Disaster Movie Parent Guide
Parent Movie Review
I suspect Jason Friedberg and Aaron Seltzer, the writing/directing team that created this film and the more than half-dozen clones previous to it, laugh heartily and take great delight with every scathing negative review they read. They are not in the business of moviemaking to create anything even close to an artful rendition. They instead are using a camera and microphone to patch together barely enough schoolyard-minded jokes and gross out gags to reach a total running time that will qualify as a “movie.”
Then they hand the final project to their distributor—Lionsgate in the US, Alliance Films in Canada, and a bevy of other eager business-types in the rest of the free world—and wait for the dollars to roll in. And, unfortunately, roll in they do. These films actually make money, especially after these two entrepreneurs learned to cut back on the sex just enough to get a PG-13 rating in the US. (Their first Scary Movie was R, which locked out their target audience.)
The problem here isn’t Friedberg and Seltzer. Heaven knows I, and many others, would love to see these guys take on a different profession. But we live in a free world and all the ups and downs that go with that clichd statement. Instead, the real problem lies with the parents who haven’t the foggiest notion about what is in these movies, which are not only getting even more painful from an artistic perspective, but are also becoming increasingly mean spirited.
There is no need to “review” this film. It has no plot… but it does have a point: To make money. However, I couldn’t help but wonder how the six-year-old sitting a few seats down from me in the showing I had to pay to get into (the studio knows better than to offer this critic a screening) would interpret a scene where someone is punching a pregnant teenager in the stomach? Or does he know that a pregnant woman can’t spray milk from her bulging breasts to ward off her attacker? Or does he get the joke when the same character states (referring to her fetus) “It’s time to get the sea monkey plastered” and then downs a bottle of hard liquor?
If you don’t think your kids are ready to see rabies-infected versions of chipmunks Alvin, Simon and Theodore eating the same pregnant girl and ripping her skin to the bones while she is still talking (she eventually dies while the rodents nibble on her vertebrae), then please note the title, and don’t send them to the theater. Or if you aren’t the type that laughs when a woman says, “I have a yeast infection,” and then pulls a loaf of sourdough bread out from under her skirt, skip this movie. If watching a woman eat a broken glass bottle with blood gushing from cuts on her lips and face for over a minute isn’t your idea of a good time, go rent a better DVD instead. If drinking urine and viewing a man spread excrement over his face won’t make you chuckle, then please, please, tell your kids to see a different film.
This movie features constant, non-stop, pervasive (yes… I’m purposely being redundant) sexual innuendo and violence (played for laughs, of course). It contains frequent derogatory comments aimed toward religion, women, men and homosexuals. It isn’t funny… not even the type of funny that may cause a guilty chuckle. So unless you want to make a donation encouraging further projects of this nature, you might want to find a worthier cause for your box office dollars.

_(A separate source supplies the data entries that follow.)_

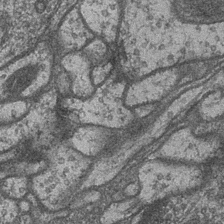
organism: Drosophila
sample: Optic medulla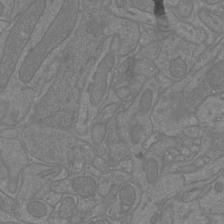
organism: Mouse
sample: Cortical neurons

Starring Matt Lanter, Vanessa Minnillo, Carmen Electra.. Running time: 88 minutes. Theatrical release August 28, 2008. Updated May 4, 2009
Disaster Movie
Rating & Content Info
Why is Disaster Movie rated PG-13? Disaster Movie is rated PG-13 by the MPAA The MPAA has rated Disaster Movie PG-13 for crude and sexual content throughout, language, drug references and comic
Attempting to spoof every popular film that released in the few months preceding it, this movie contains constant sexual references, scatological jokes, violence (including a man “comically” shot in the forehead with a nail gun, others killed with firearms, and a pregnant girl eaten to death by rodents), rear male nudity, drug references, use of alcohol by many characters including a pregnant teen and other characters portrayed as minors. Language includes dozens of scatological terms, moderate profanities, terms of Deity, and obvious uses of sexual expletives that are bleeped. Derogatory comments are directed toward men, women, homosexuals and religious figures.

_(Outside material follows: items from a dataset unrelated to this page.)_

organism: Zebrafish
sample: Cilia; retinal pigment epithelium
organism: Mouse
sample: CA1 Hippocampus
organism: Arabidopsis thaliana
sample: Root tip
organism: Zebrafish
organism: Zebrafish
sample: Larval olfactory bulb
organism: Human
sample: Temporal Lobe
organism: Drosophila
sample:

Page last updated May 4, 2009
Disaster Movie Parents' Guide
Lately, many movies are saying things that would be considered highly “politically incorrect” if uttered in common conversation, yet there is a sense that if these comments are comical, then they are tolerated. Do you agree with this? Does comedy give us license to promote negative stereotypes?
Home Video
The most recent home video release of Disaster Movie movie is December 31, 1969. Here are some details…
Release Date: 6 January 2009
Disaster Movie release to home video in three versions: the rated theatrical version on a single DVD, or the Unrated Cataclysmic Edition in either DVD or Blu-ray. All of these choices include cast and crew commentary, as well as featurettes (the Blu-ray version offers two extra featurettes).
Related home video titles:
If you are after a real spoof with some fine writing, check Galaxy Quest. For your information, writer/directors Jason Friedberg and Aaron Seltzer have created a string of “comedies,” including Meet the Spartans, Epic Movie, and Date Movie, as well as the Scary Movie franchise (we have reviewed Scary Movie 3 and 4).